Un atto di prepotenza del figlio che si era chiuso con la pace, ma il padre violento ha aggredito il genitore dell’amichetto causandogli il distacco della retina. È finito con la denuncia di un 44enne assisano incensurato che pratica la boxe un brutto episodio avvenuto al termine della gita scolastica di una elementare nella zona di Assisi.
Lite tra bambini Secondo quanto riferisce la polizia, un padre giunto a riprendere il proprio bambino ha scoperto dalle sue parole che un suo compagno di classe, poco prima dell’uscita, lo aveva preso per il collo procurandogli un vistoso arrossamento. La causa del litigio era stata il diniego opposto dal bambino alla richiesta dell’amico di fargli lo zaino.
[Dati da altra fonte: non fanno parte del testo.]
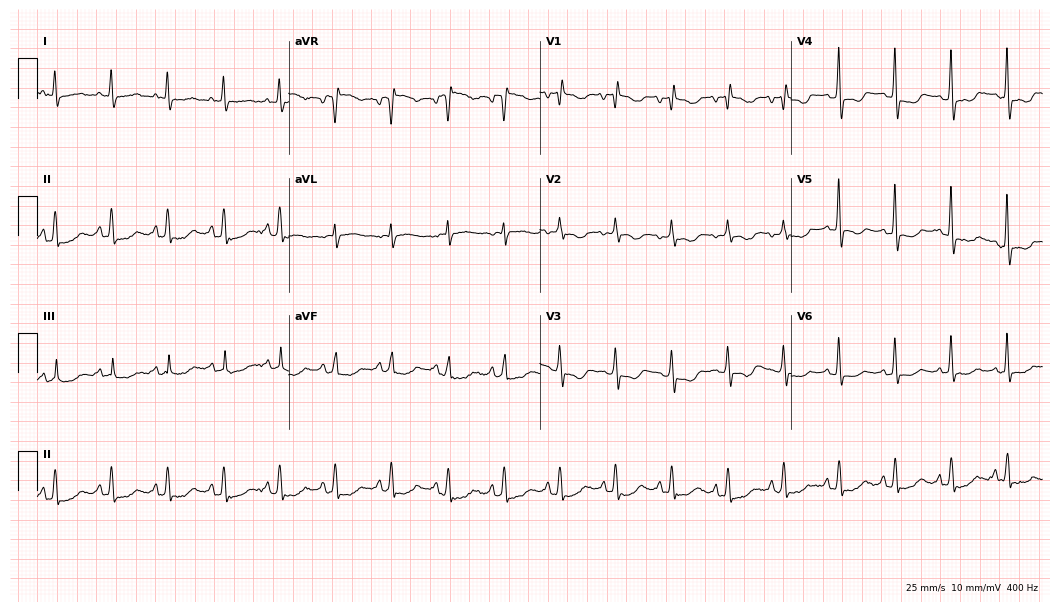
12-lead ECG (10.2-second recording at 400 Hz) from a 64-year-old woman. Findings include sinus tachycardia (a sinus rate of 100 beats per minute or more).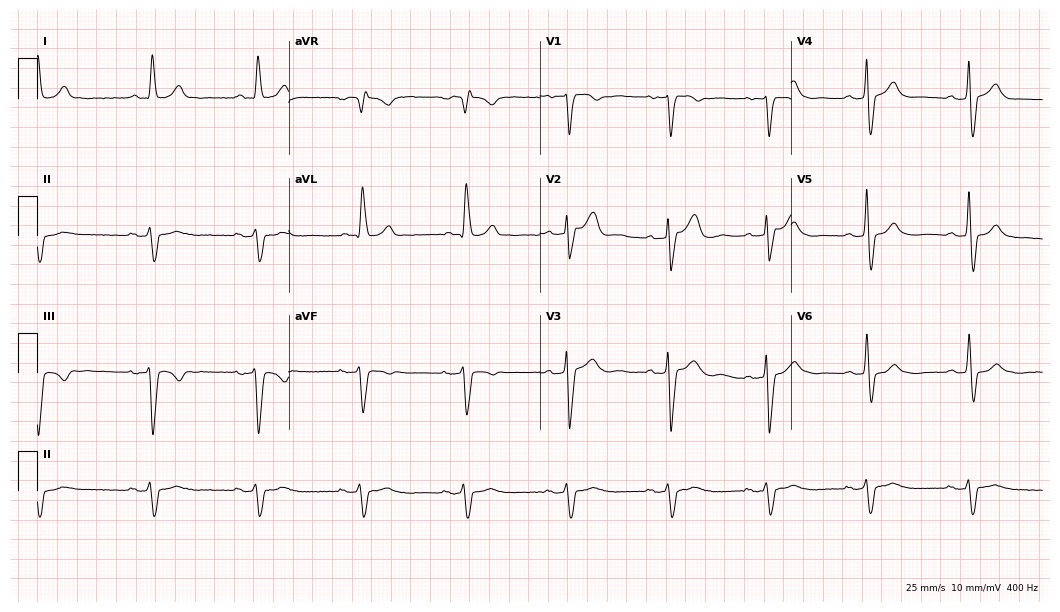
12-lead ECG from an 87-year-old male (10.2-second recording at 400 Hz). No first-degree AV block, right bundle branch block, left bundle branch block, sinus bradycardia, atrial fibrillation or sinus tachycardia recorded for this tracing. Other findings, if any, are not listed.

Pace fatta A quel punto, il padre, sulla via di casa, ha deciso di andare a casa dell’amichetto per chiedere chiarimenti ma – secondo la polizia – con uno spirito esclusivamente conciliatorio. E infatti, nei pressi del cancello di casa hanno trovato il bambino che avrebbe subito confermato quanto fatto al suo compagno e, dopo essersene pentito, gli ha chiesto scusa stringendogli la mano.
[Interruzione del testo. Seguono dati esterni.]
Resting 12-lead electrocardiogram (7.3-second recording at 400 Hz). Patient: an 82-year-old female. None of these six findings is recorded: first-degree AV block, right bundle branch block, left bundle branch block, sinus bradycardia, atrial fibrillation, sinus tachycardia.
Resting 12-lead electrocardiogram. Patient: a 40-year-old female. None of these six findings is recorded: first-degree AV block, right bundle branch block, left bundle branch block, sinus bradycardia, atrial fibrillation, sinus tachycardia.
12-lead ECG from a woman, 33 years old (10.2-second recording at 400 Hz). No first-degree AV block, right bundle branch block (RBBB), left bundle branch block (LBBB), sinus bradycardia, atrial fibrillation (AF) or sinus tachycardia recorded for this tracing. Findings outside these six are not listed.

L’aggressione Verso sera, però, mentre l’uomo e il figlio erano al lavoro, è arrivato il genitore del compagno di scuola. Visto che sul collo dell’altro bambino non c’era più nessun segno di rossore, preso dall’ira e completamente fuori controllo, ha aggredito il padre sferrandogli due pugni che hanno colpito con violenza la tempia destra e sinistra e causandogli sanguinamento da un occhio.
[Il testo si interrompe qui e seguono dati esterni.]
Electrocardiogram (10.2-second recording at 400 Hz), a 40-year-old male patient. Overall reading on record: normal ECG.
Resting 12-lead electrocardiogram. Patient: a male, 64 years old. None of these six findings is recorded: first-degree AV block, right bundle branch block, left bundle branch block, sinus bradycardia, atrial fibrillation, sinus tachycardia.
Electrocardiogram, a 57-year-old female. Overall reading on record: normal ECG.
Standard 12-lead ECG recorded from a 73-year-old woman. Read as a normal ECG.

Soccorsi e denuncia L’aggressore, resosi conto della gravità di quanto commesso, ha subito soccorso l’altro, poi condotto all’ospedale di Foligno, dove gli è stato riscontrato il trauma cranico con probabile distacco della retina. L’indomani l’uomo ha sporto denuncia al commissariato di Assisi nei confronti del 44enne, che ora dovrà rispondere del reato di lesioni personali.